*MATERIAL FOR THIS EXERCISE*.
----

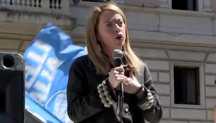 Giorgia Meloni mentre parla da un palco
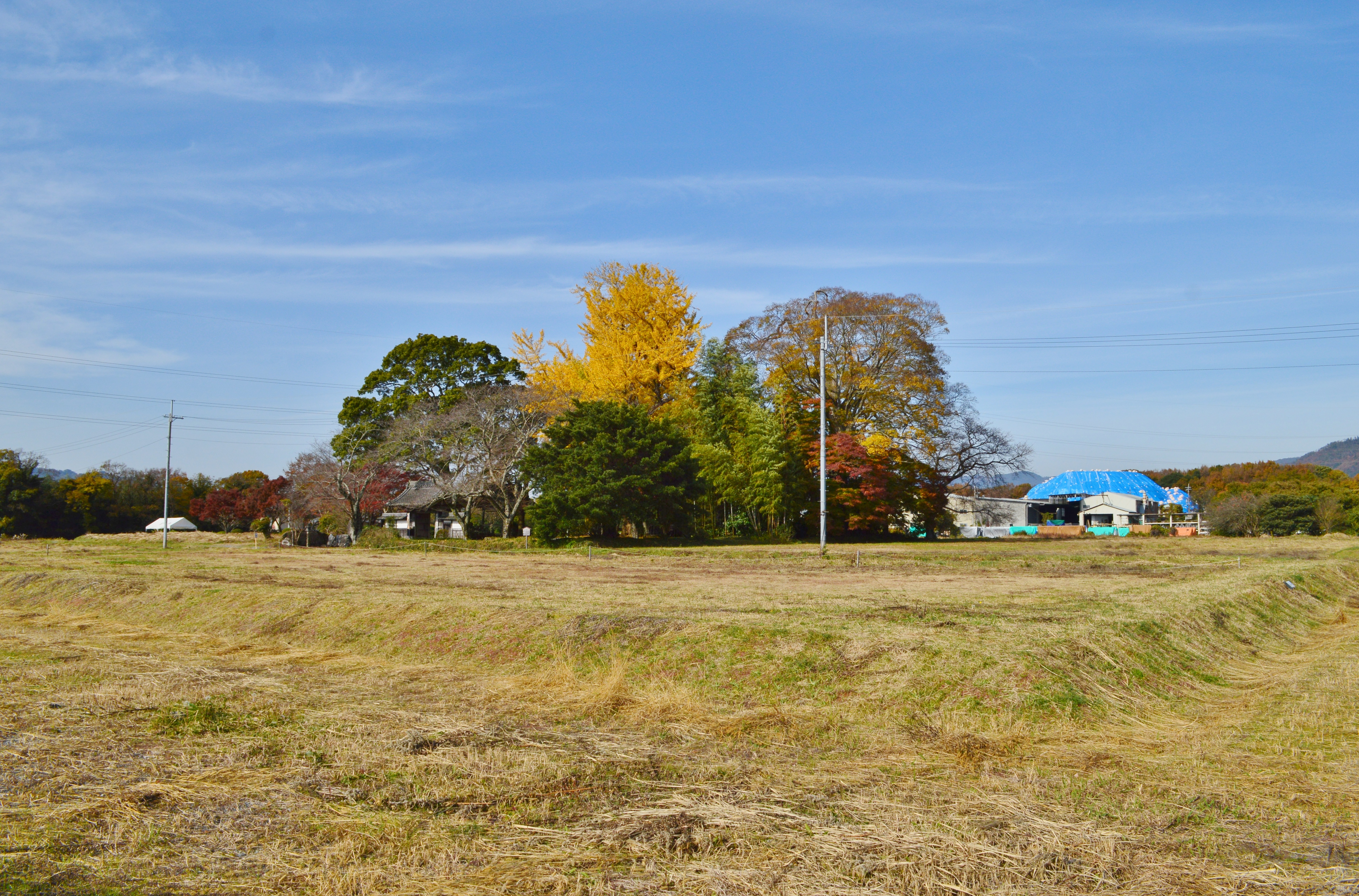 丹波国分寺 境内遠景
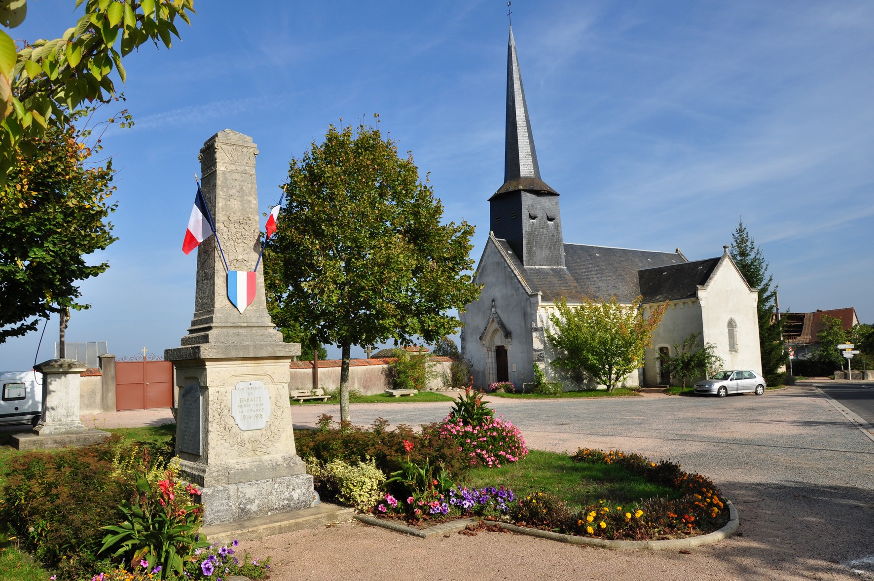 Baraize (Indre) - Place de l'église
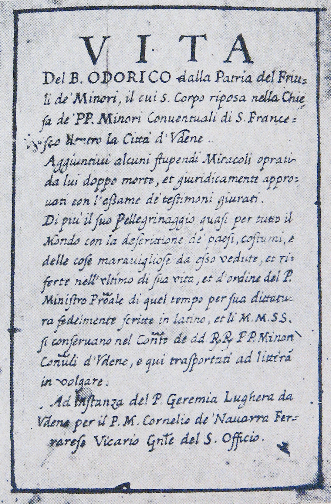 Strona tytułowa Żywotu bł. odoryka z Pordenone. Wyd. w 1891.
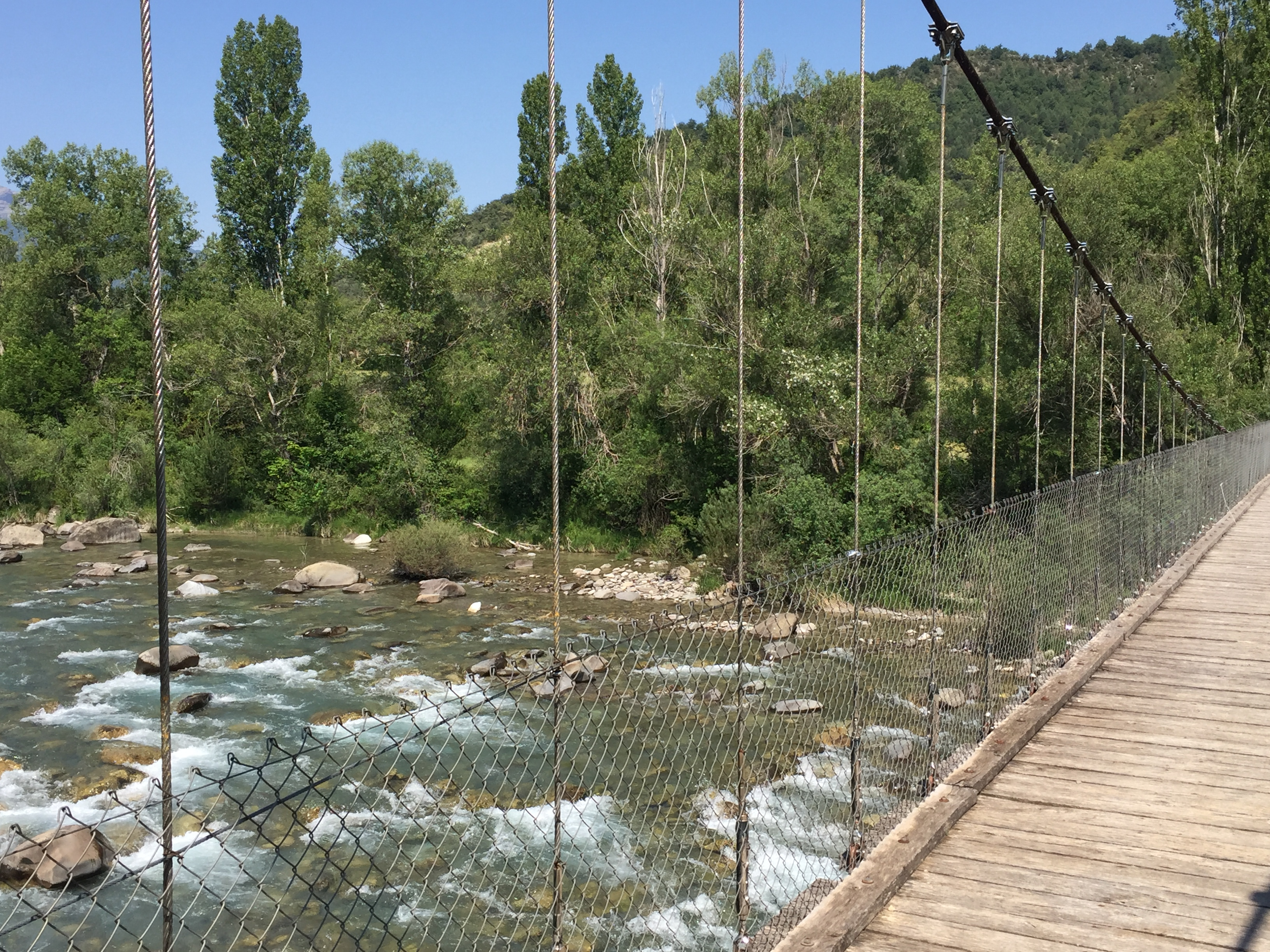 Rio Ara a su paso por la Pasarela de Lacort Fiscal (Huesca)
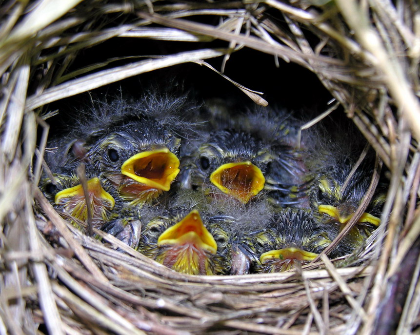 Šeši žaliosios pečialindos (Phylloscopus sibilatrix) jaunikliai lizde Šeima. Devynbalsiniai (Sylviidae) Foto: Algirdas, 2006 m. birželio 14 d.
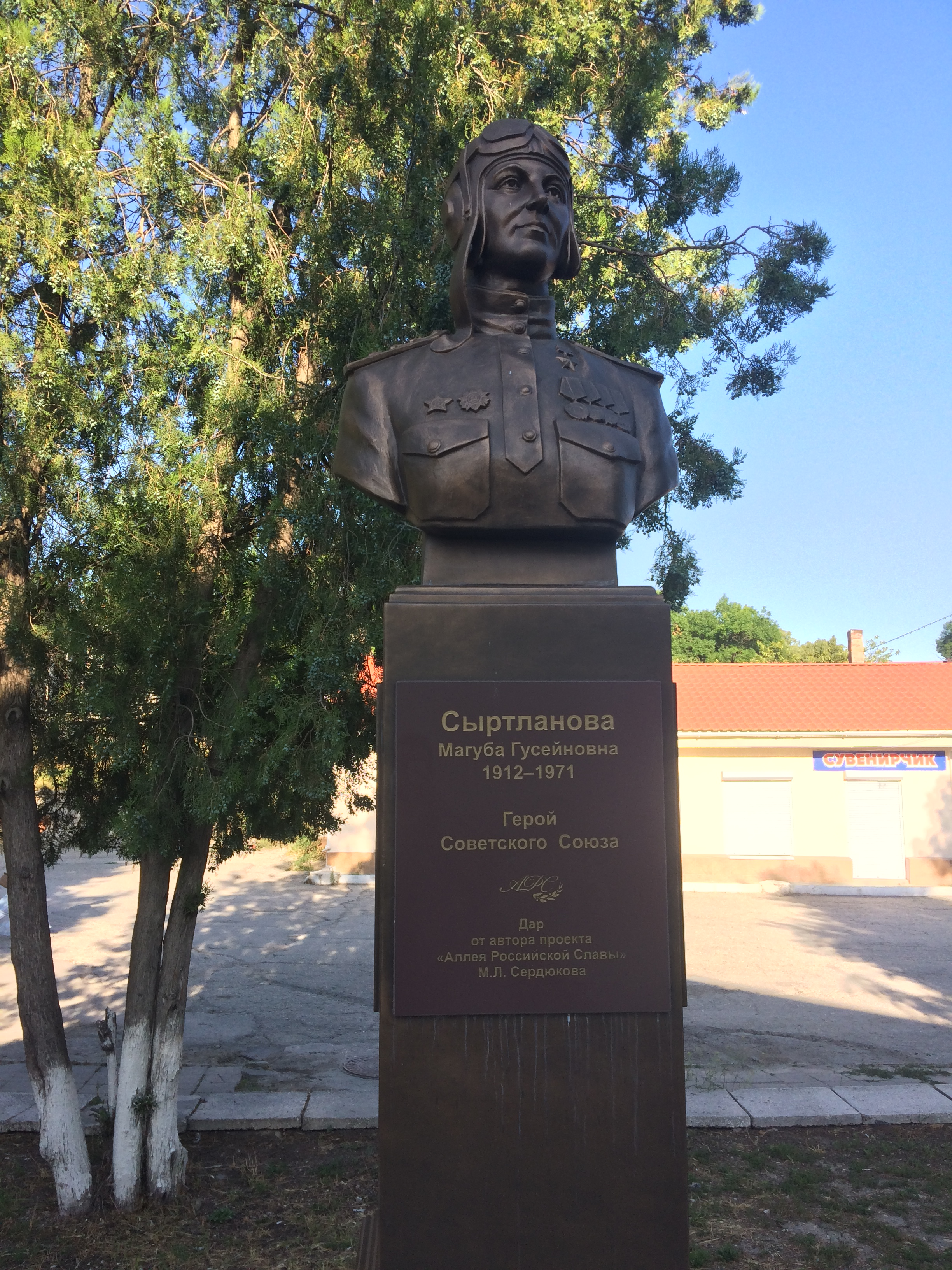 Памятник Магубе Сыртлановой в Белогорске (2018)
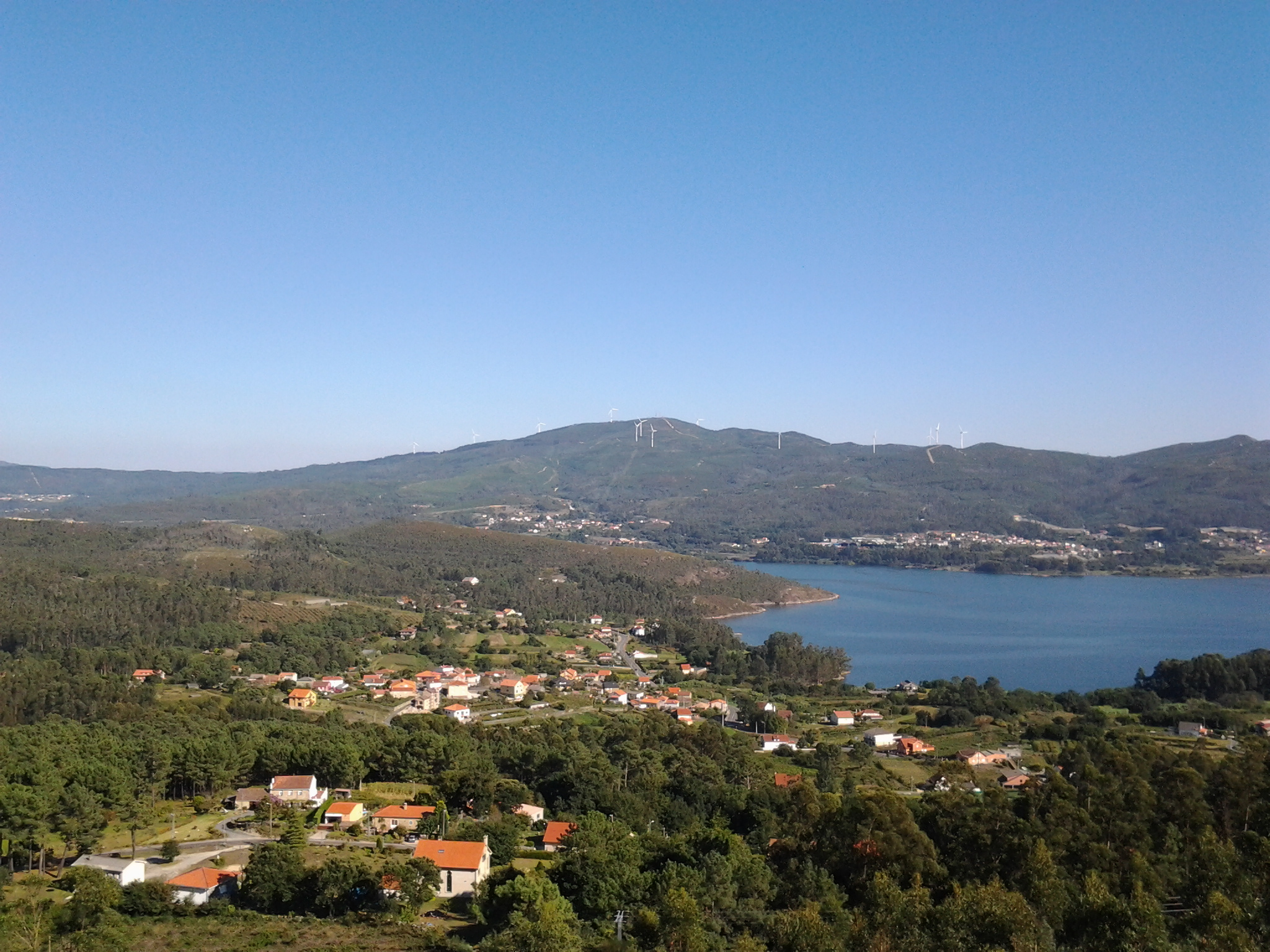 Vista da parroquia de Leiro, en Rianxo, dende o Monte da Pena.
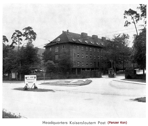 Panzer-Kaserne
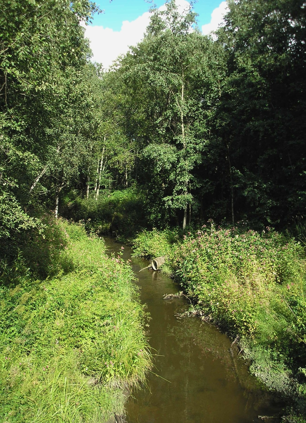 Koskuenkolu, pieni viherkaistale Nekalassa, Tampereella. Näkymä Vihiojan ylittävältä puusillalta ylävirtaan.
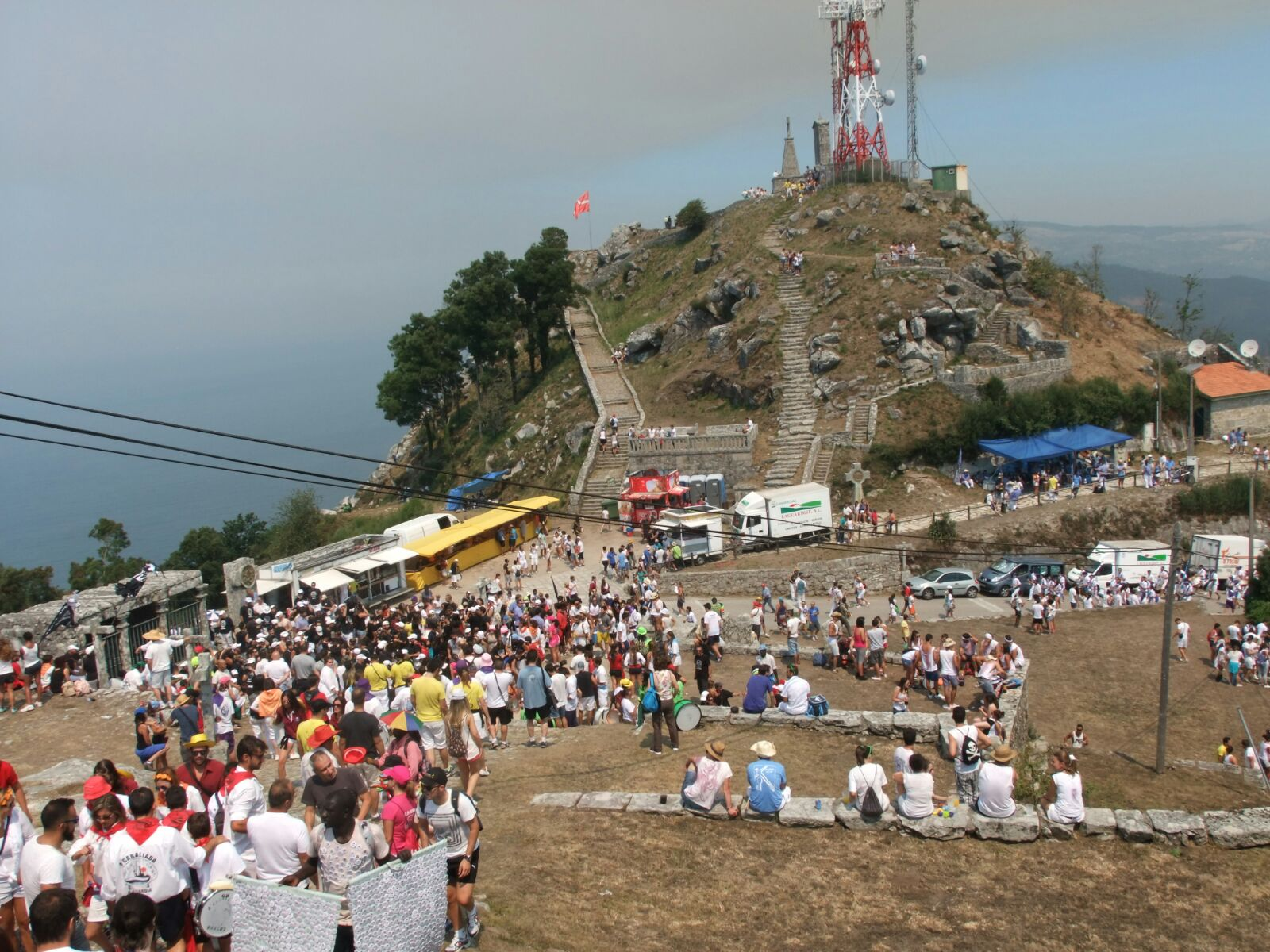 Día más importante de la fiesta, el domingo en sus inicios.

----

*PROMPT*. Could you return each line, unchanged, from the line containing "Koskuenkolu, pieni viherkaistale" through the last line of the entries above, leaving out the pictures?

*SOLUTION FOR THIS TASK*.
 Koskuenkolu, pieni viherkaistale Nekalassa, Tampereella. Näkymä Vihiojan ylittävältä puusillalta ylävirtaan.
 Día más importante de la fiesta, el domingo en sus inicios.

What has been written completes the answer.